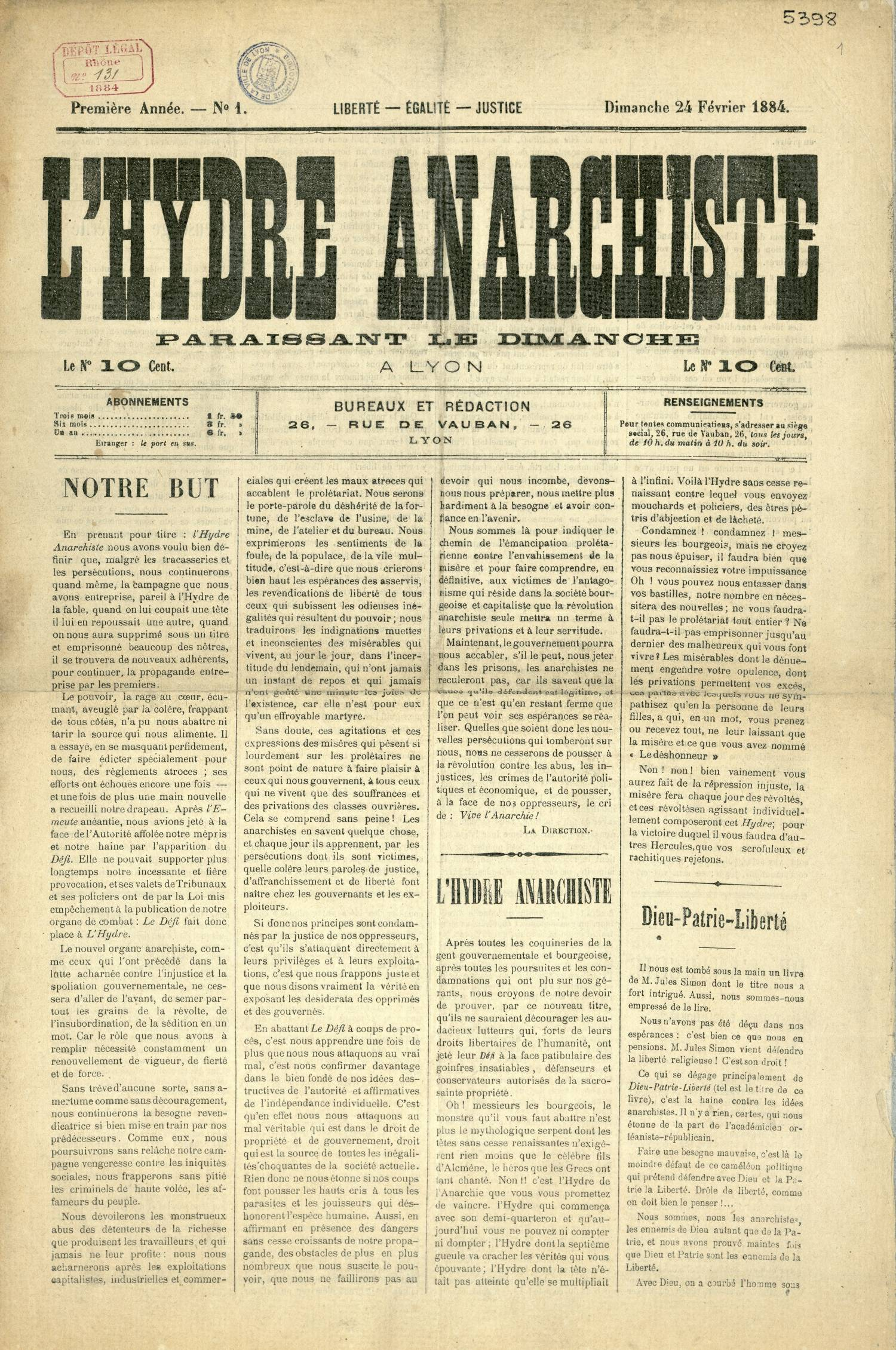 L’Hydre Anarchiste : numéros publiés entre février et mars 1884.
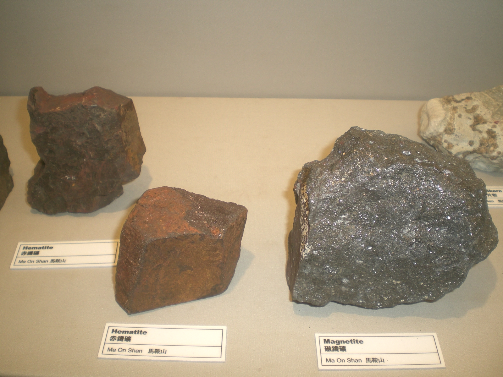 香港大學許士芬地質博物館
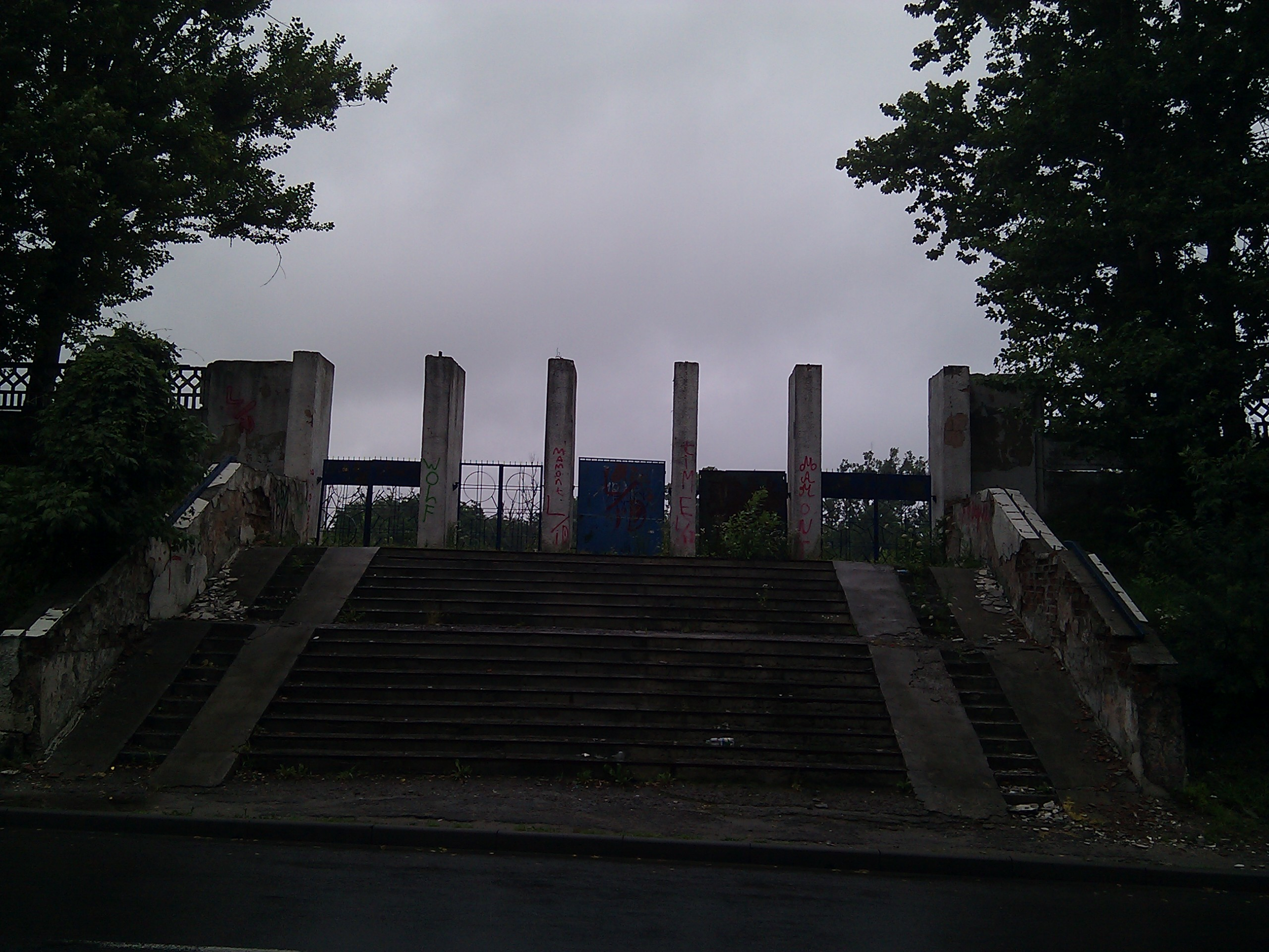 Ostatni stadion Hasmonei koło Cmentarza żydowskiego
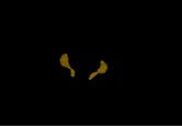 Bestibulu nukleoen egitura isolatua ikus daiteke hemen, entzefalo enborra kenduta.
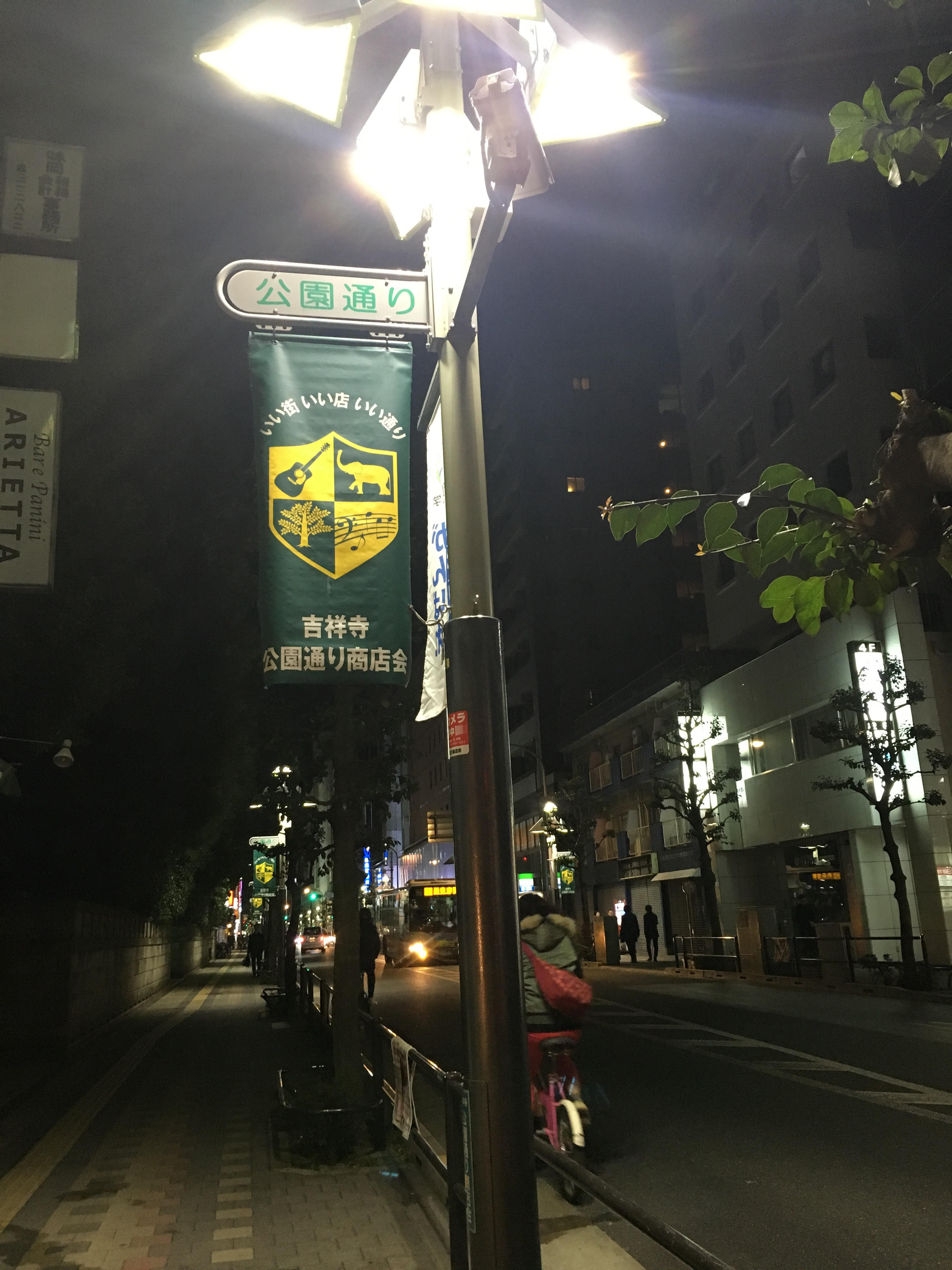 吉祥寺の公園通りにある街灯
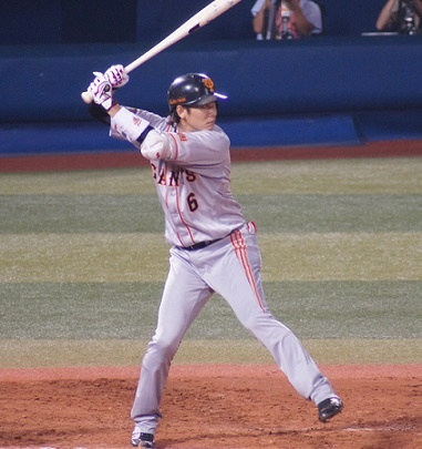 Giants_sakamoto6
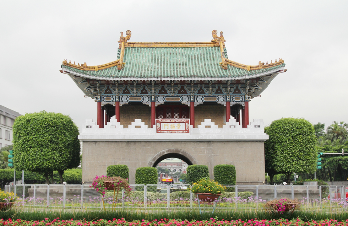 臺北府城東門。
---
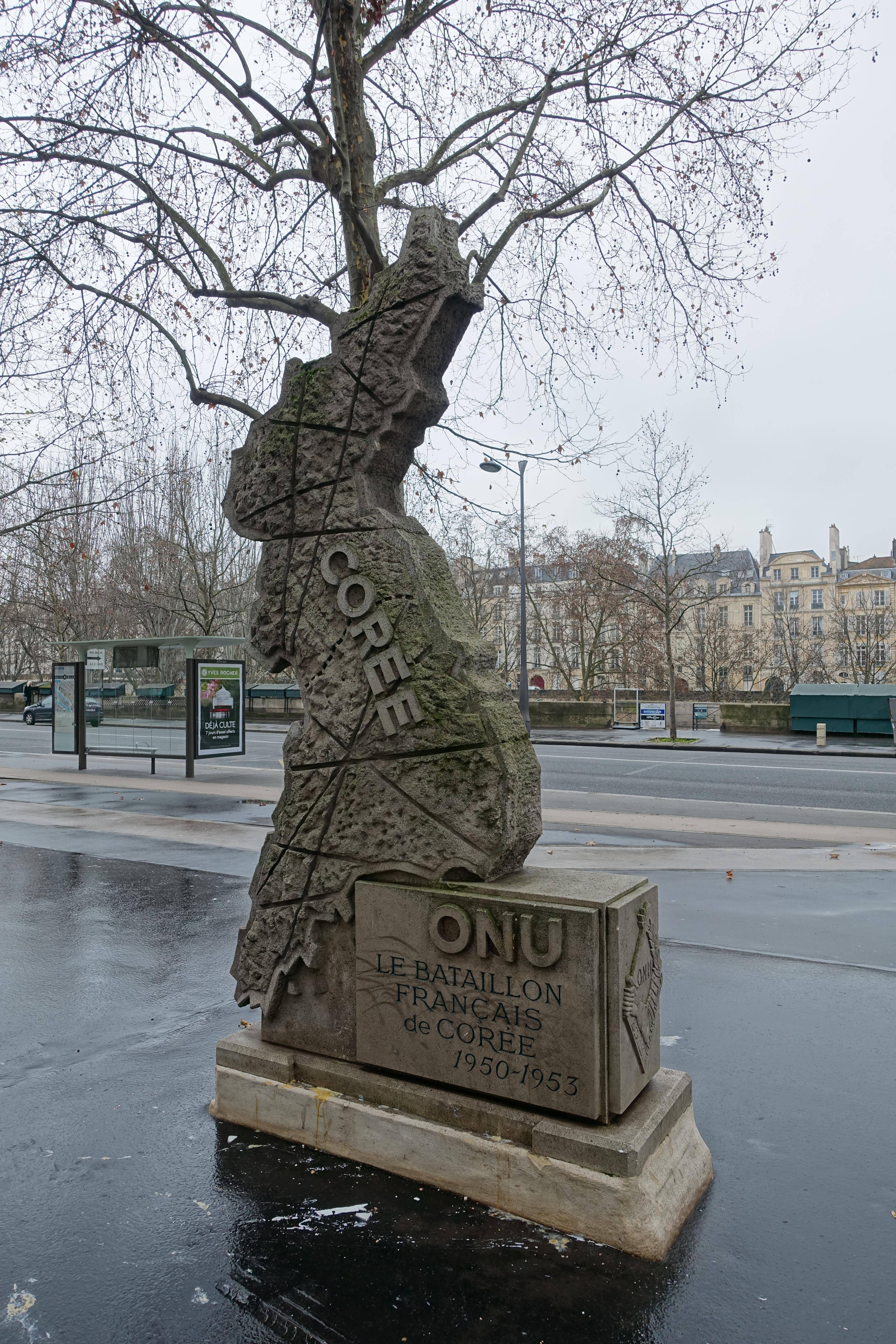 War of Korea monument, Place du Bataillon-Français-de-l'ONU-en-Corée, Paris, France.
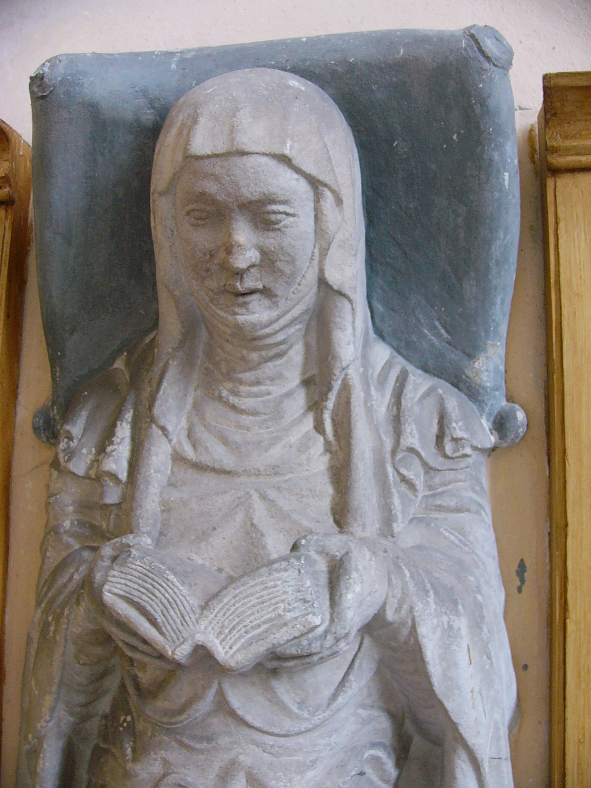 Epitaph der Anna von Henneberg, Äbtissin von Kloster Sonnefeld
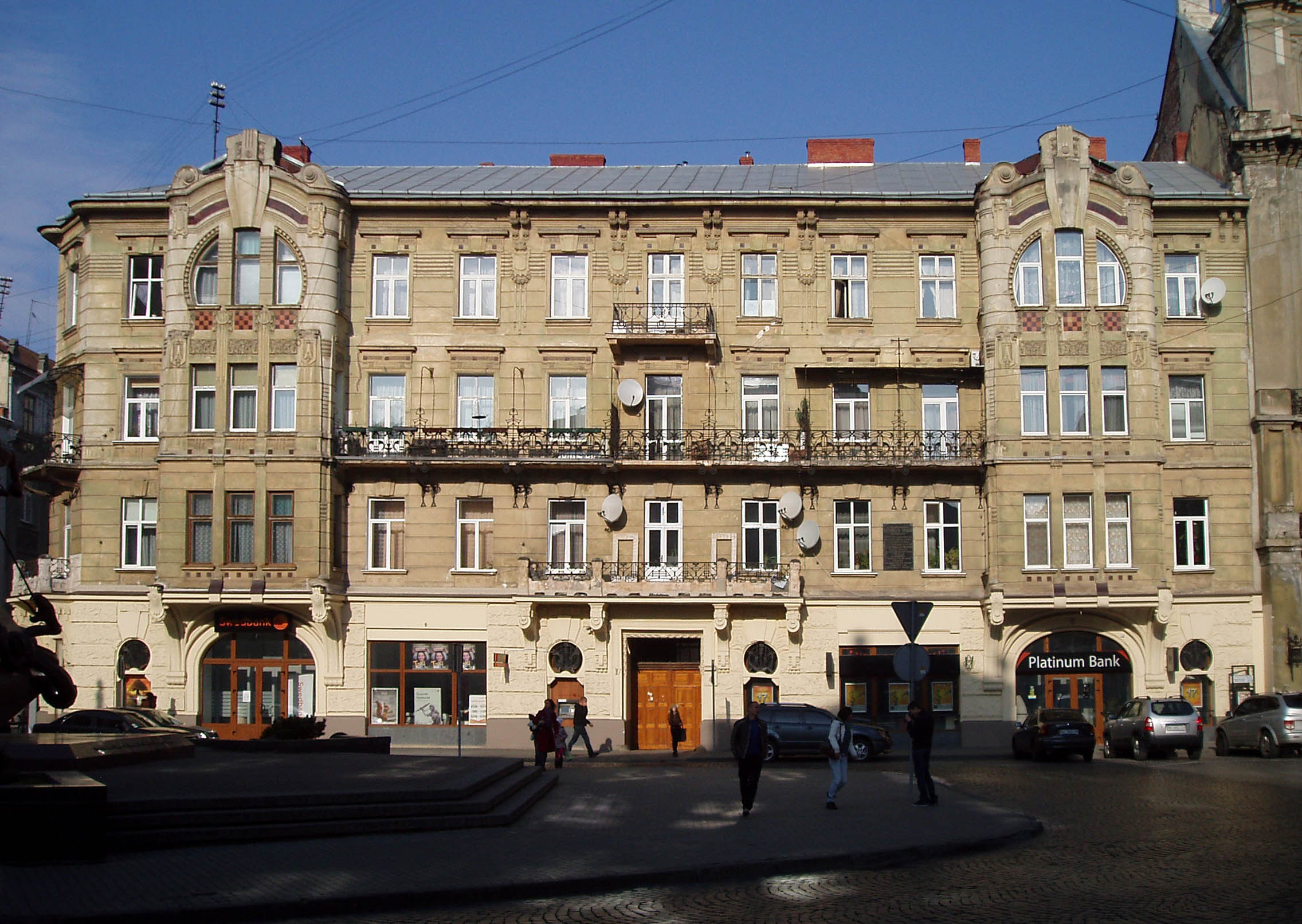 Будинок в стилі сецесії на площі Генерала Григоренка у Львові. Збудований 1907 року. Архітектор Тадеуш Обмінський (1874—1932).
* * *
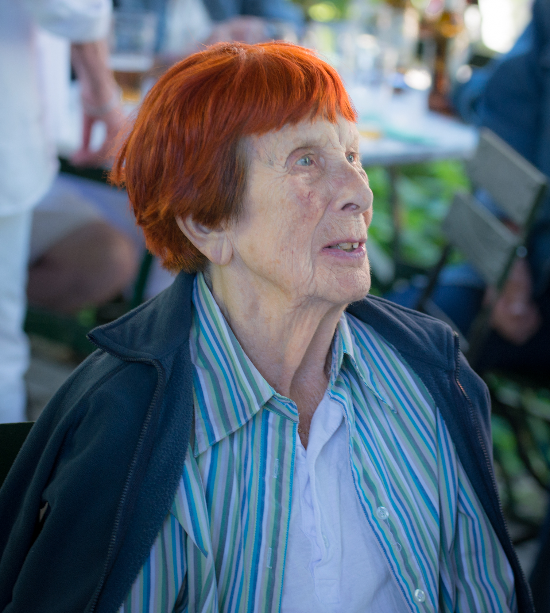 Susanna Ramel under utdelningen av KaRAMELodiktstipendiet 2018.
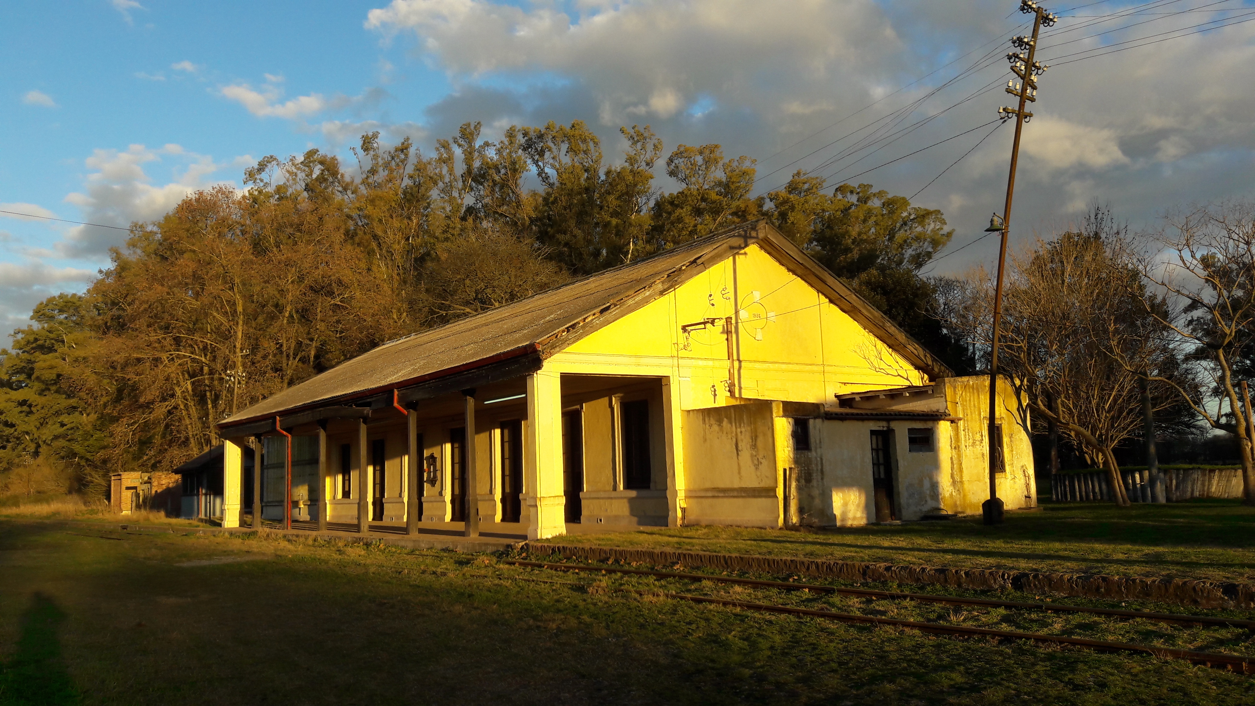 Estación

**Work instruction**
From the records above, write out exactly the lines that begin at the line with "Epitaph der Anna" and end at the line with "Будинок в стилі". Pictures must not appear in the output.

**Written response**
 Epitaph der Anna von Henneberg, Äbtissin von Kloster Sonnefeld
 Будинок в стилі сецесії на площі Генерала Григоренка у Львові. Збудований 1907 року. Архітектор Тадеуш Обмінський (1874—1932).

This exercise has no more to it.